Jan 23, 2024NPC calls for urgency in public comments to CFIA potato wart plan
The National Potato Council has submitted public comments to the Canadian Food Inspection Agency’s risk management documents for mitigating the risk of spreading Prince Edward Island potato wart to the U.S.
In December 2023, CFIA announced plans to complete a risk management review within the next year and to draft a replacement for its current risk management plan.
NPC’s comments (.pdf) emphasized the importance of keeping potato wart out of the U.S. and expressed concern with the CFIA timeline.
“Beyond the domestic costs to growers and the industry, the U.S. would likely immediately lose access to all international fresh potato markets, costing the industry over $225 million directly in annual exports and billions more in indirect impact,” the organization wrote. “We fear under the current policy, it is only a matter of time before potato wart is exported from PEI to the U.S.”
In August 2023, CFIA completed an investigation into PEI potato wart, finding the disease in four fields in addition to the two 2021 detections that closed the U.S. border and sparked the probe. The agency analyzed nearly 50,000 soil samples from fields associated with recent detections and characterized its findings as “expected in investigations of this scale.”
“The risks associated with the transmission of potato wart from fresh potatoes from PEI remain negligible when appropriate risk mitigation measures are in place and followed,” CFIA said in a statement.
NPC noted that CFIA has been unable to prevent the spread of potato wart within PEI and “beyond the initial temporary prohibition on movement of potatoes to the U.S. and the ongoing prohibition on seed movement, CFIA has taken no steps to mitigate the risk of Potato Wart spread to the U.S.”
CFIA’s current Potato Wart Domestic Long Term Management Plan, which allows for the movement of potato wart between high-risk and lower-risk fields, has repeatedly resulted in disease movement, causing “lower risk fields to be upgraded to the highest level of regulation” after soil sampling, according to NPC.
“This repeated activity makes it clear that the current plan is inadequate in controlling the movement of potato wart and that the disease is moving,” NPC wrote.

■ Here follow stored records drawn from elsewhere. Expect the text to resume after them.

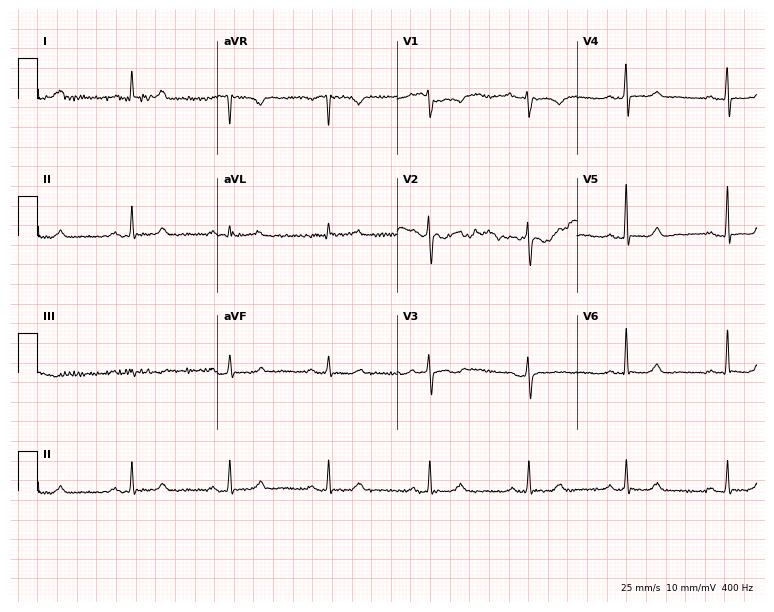
12-lead ECG from a 66-year-old woman. Labelled as a normal ECG.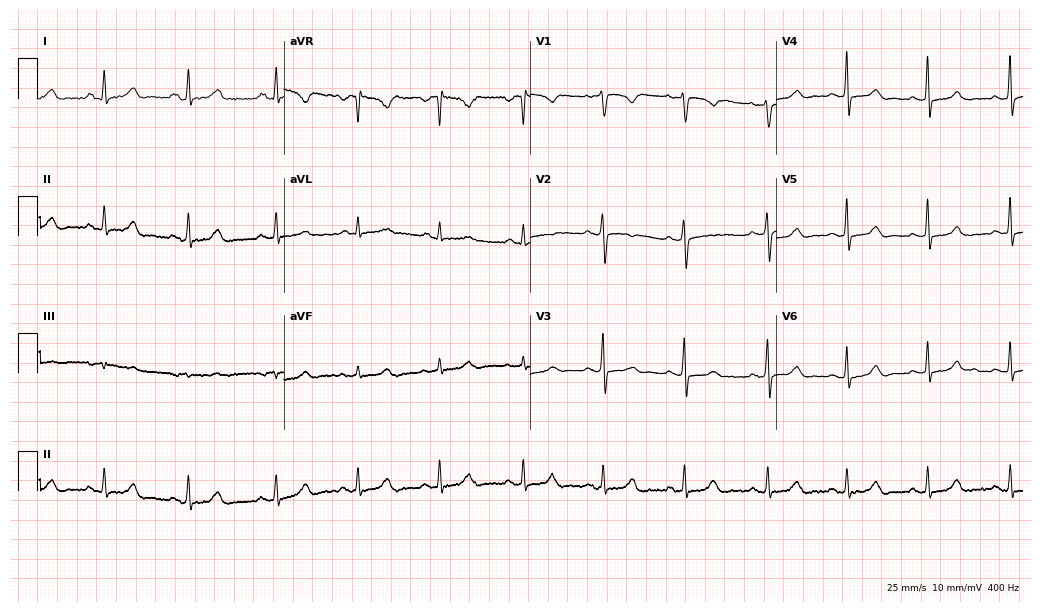
12-lead ECG from a 46-year-old female. Recorded interpretation: within normal limits.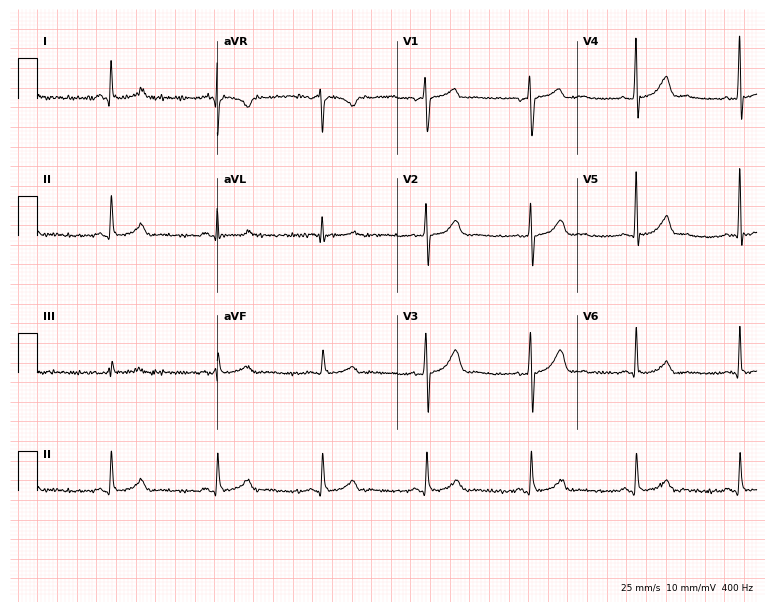
12-lead ECG from a male, 64 years old. No first-degree AV block, right bundle branch block, left bundle branch block, sinus bradycardia, atrial fibrillation or sinus tachycardia recorded for this tracing. Only these six findings were labelled.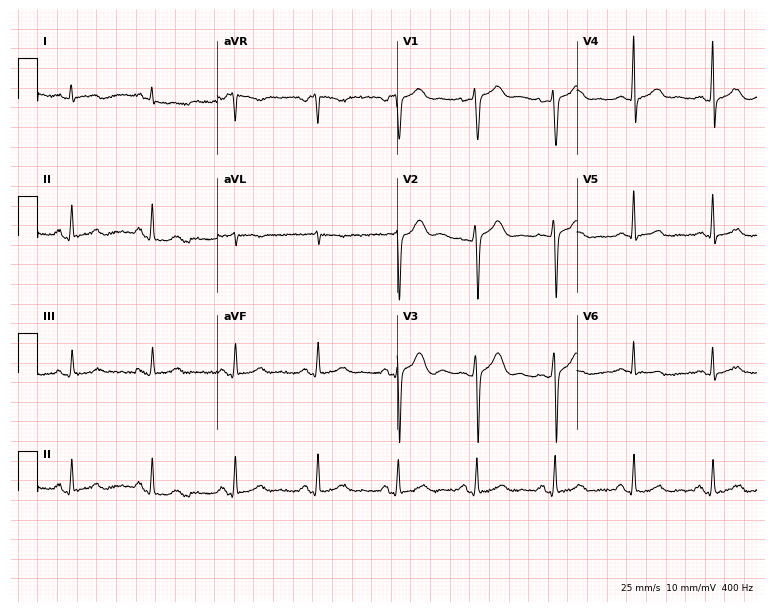
Resting 12-lead electrocardiogram. Patient: a male, 32 years old. Read as a normal ECG.

NPC agreed with CFIA recommendations that seed potato production in index fields should be prohibited indefinitely but argued the risk management documents fail to consider downstream sources of disease spread. Those sources include processing waste, waste generated by bulk shipments moving into the U.S. and potatoes planted in home gardens.
“Given the timeframes necessary to address the comments on these documents, followed by notice and comment on updates to the long-term management plan, followed by implementation of new mitigation, it will likely be at least three years between the most recent outbreak and action by CFIA to address the risk to the U.S.,” NPC wrote. “This lack of urgency is an ongoing threat to the U.S. industry.
“If the roles were reversed, it is a standard that CFIA would never allow of the U.S. in addressing a phytosanitary threat of this destructive nature. We strongly urge CFIA to take immediate action to mitigate the risks identified by USDA APHIS.”